>>>>

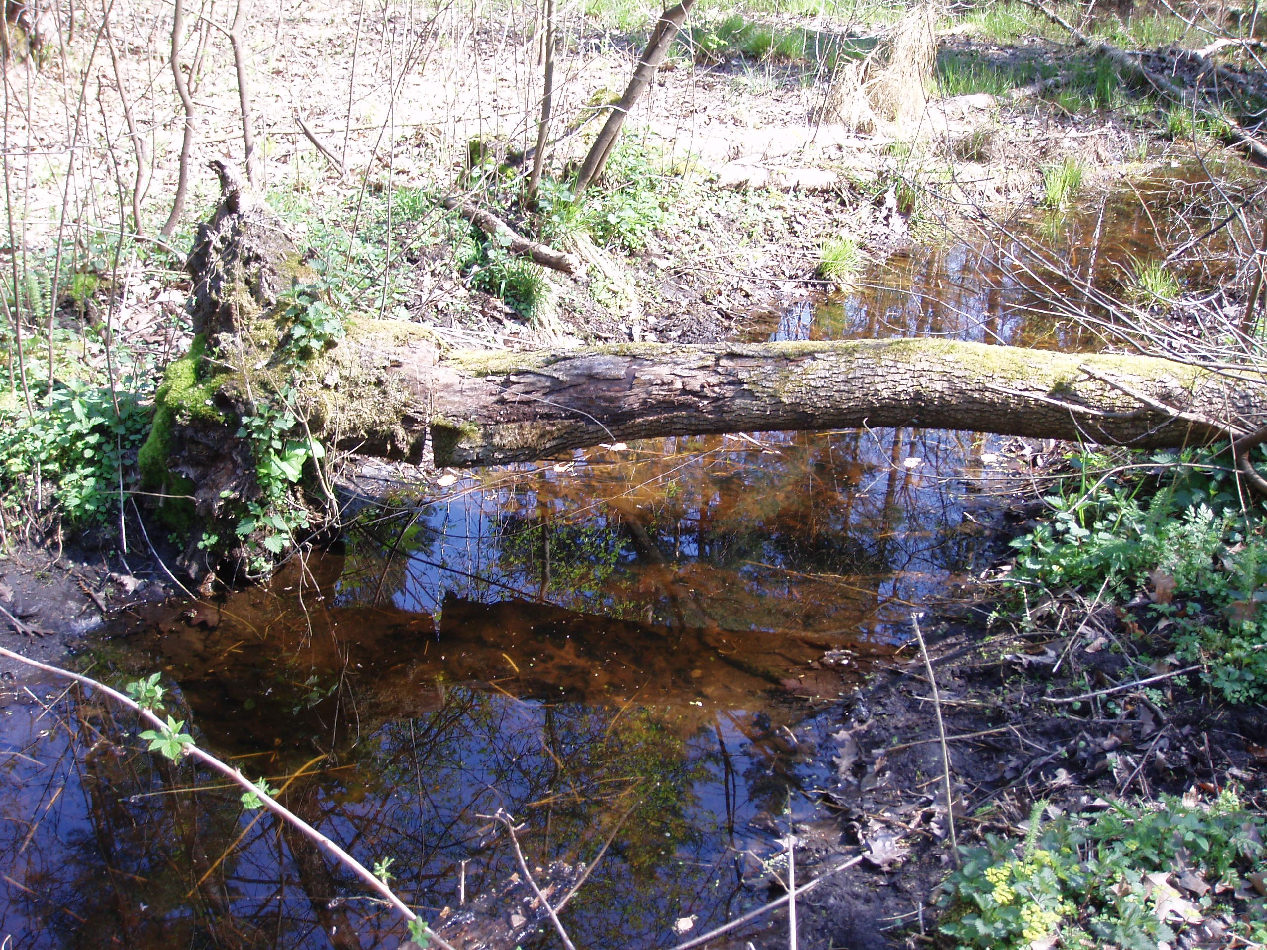 Las mieski w Olsztynie, zbiornik okresowy
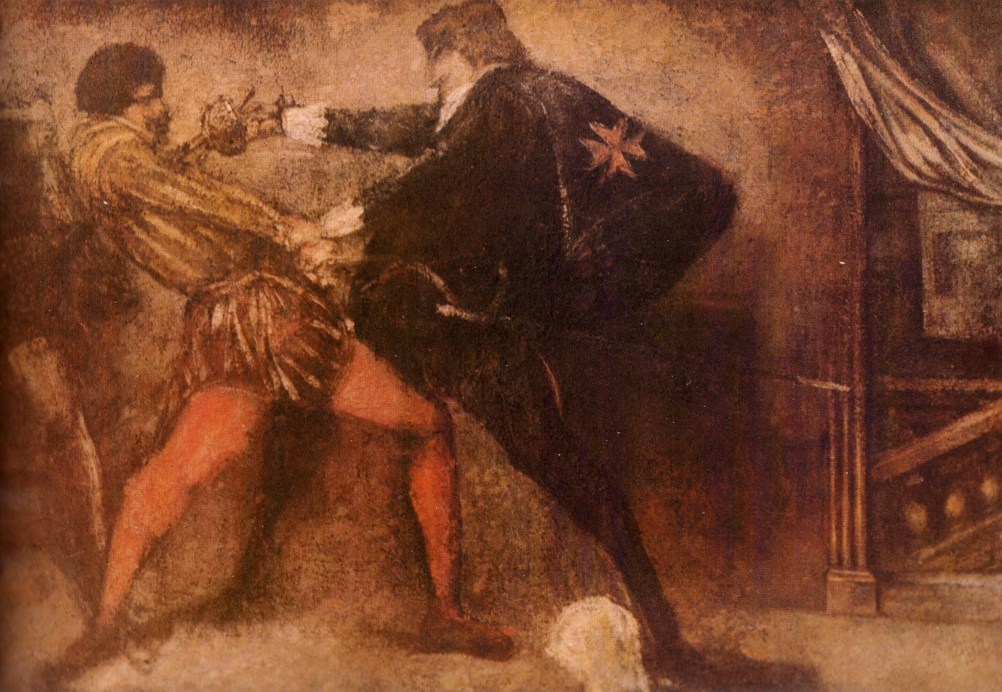 Le Duel
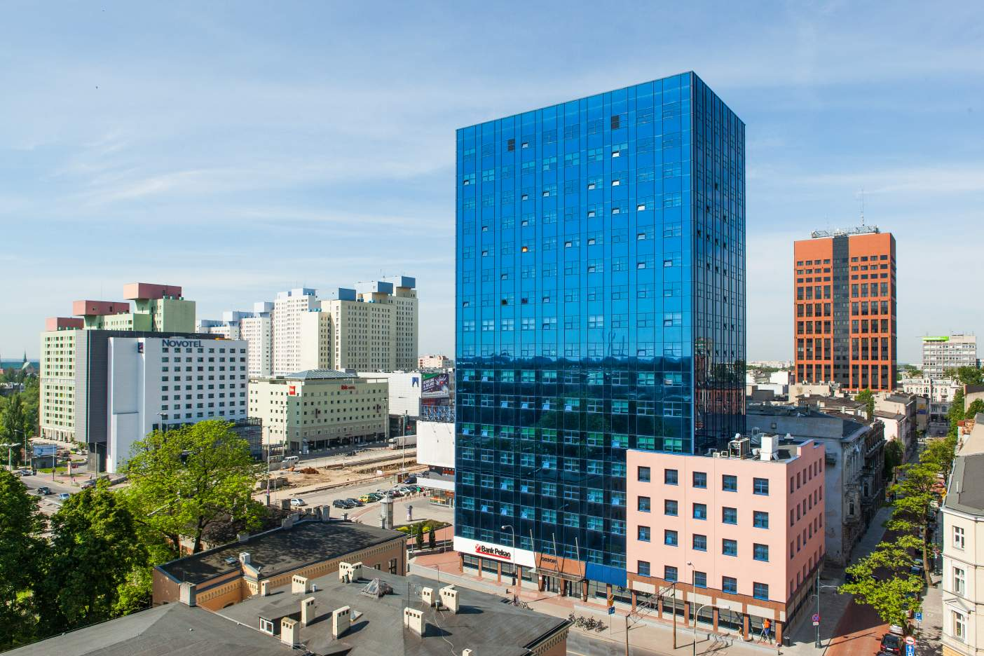 budynek biurowy w Łodzi Śródmieściu - Sienkiewicza 85/87
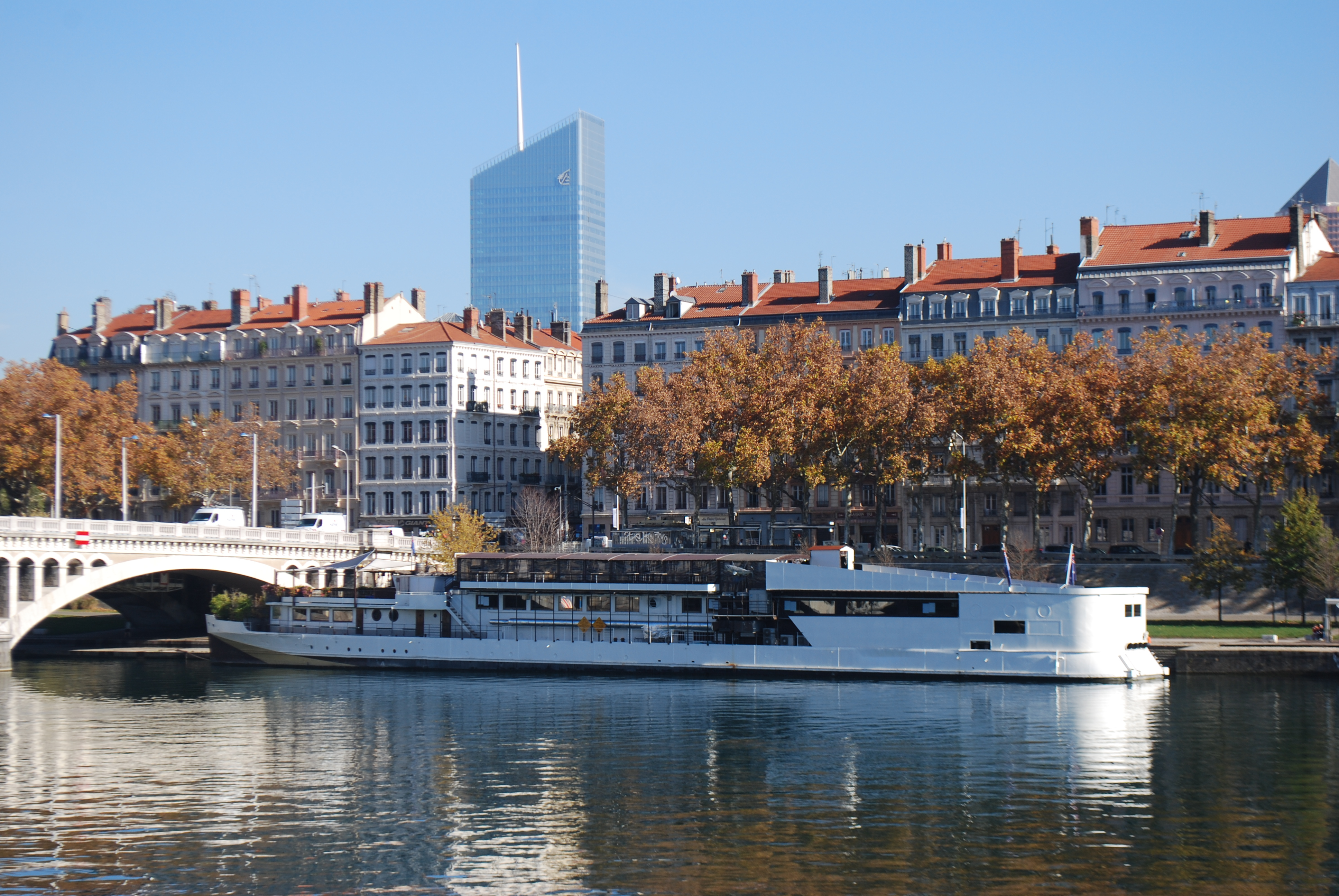 Vue de Lyon.
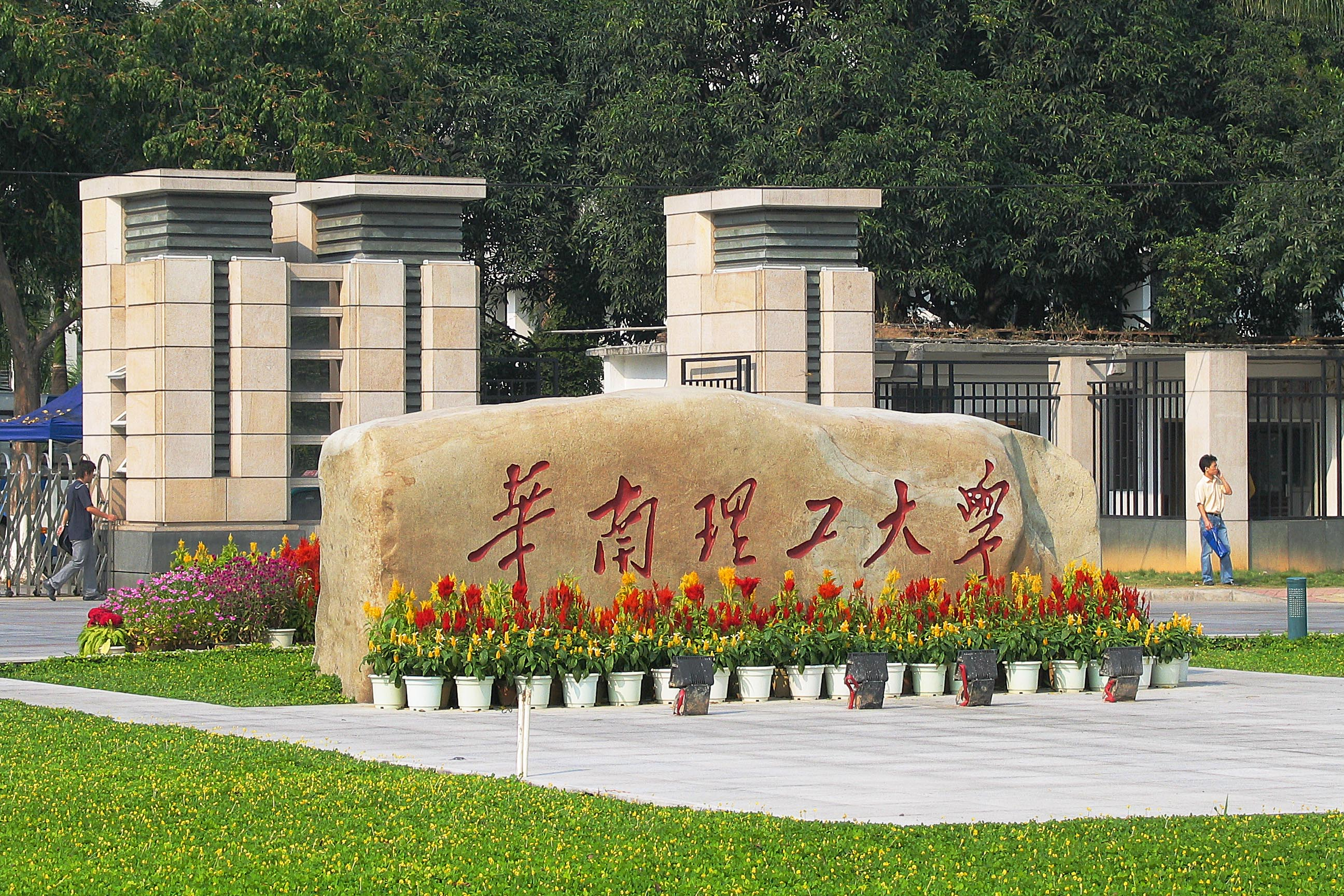 华南理工大学，正门刻石
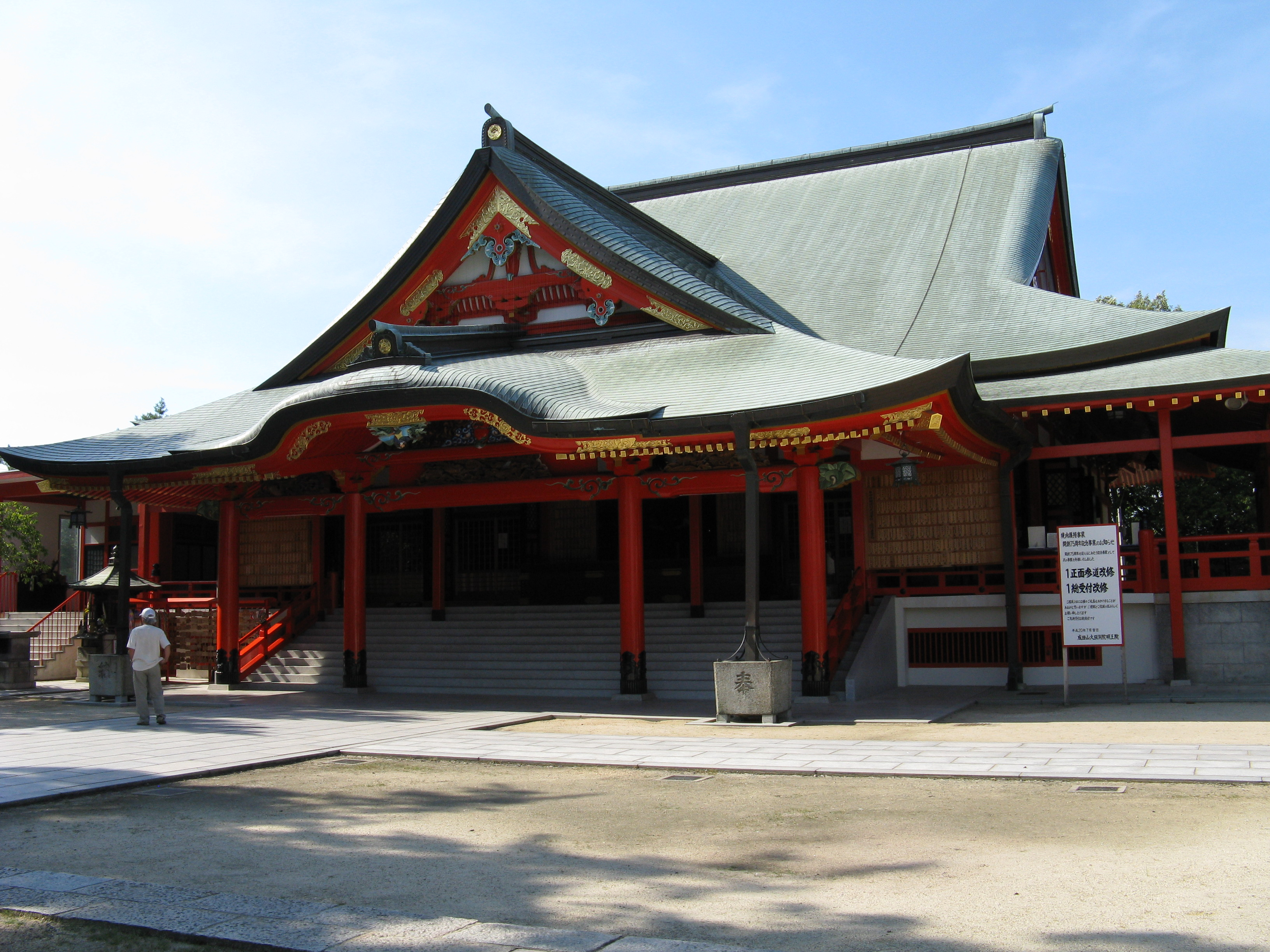 成田山大阪別院明王院 本堂
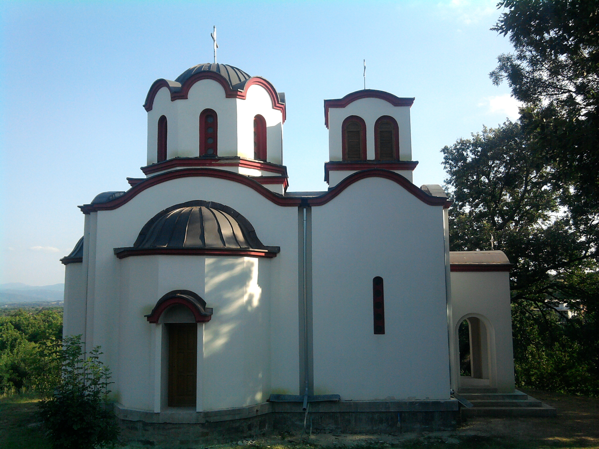 Crkva Svetog Jovana Krstitelja u naselju Kacapor, opstina Blace, Srbija.
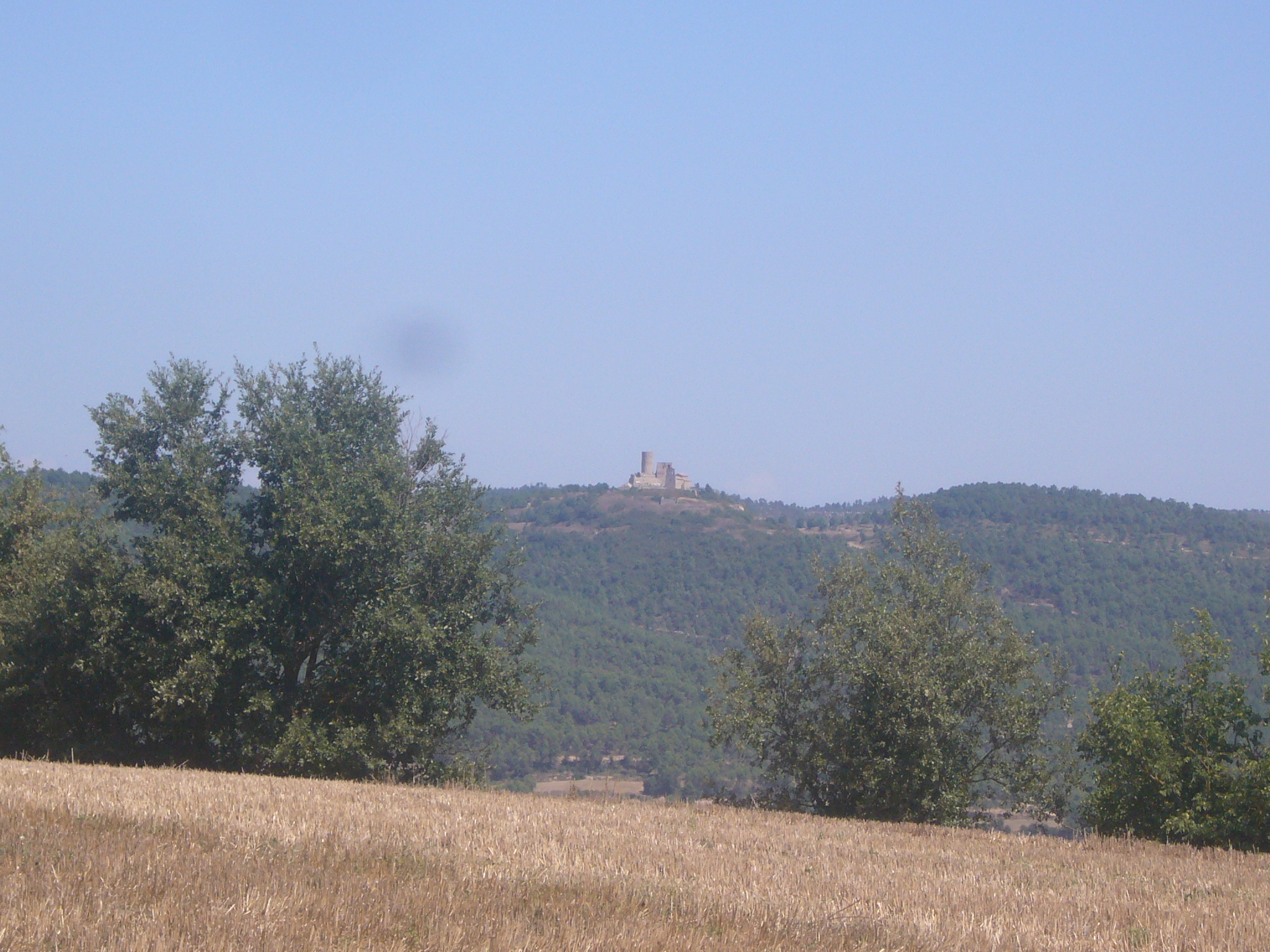 Turó de Boixadors, vist des de la Llavinera. Castell al cim.

<<<<

• Instructions to follow
After locating the line containing "Crkva Svetog Jovana" in the entries above, repeat only it and each later line through the end, exactly, without any pictures.

• Answer to the problem
 Crkva Svetog Jovana Krstitelja u naselju Kacapor, opstina Blace, Srbija.
 Turó de Boixadors, vist des de la Llavinera. Castell al cim.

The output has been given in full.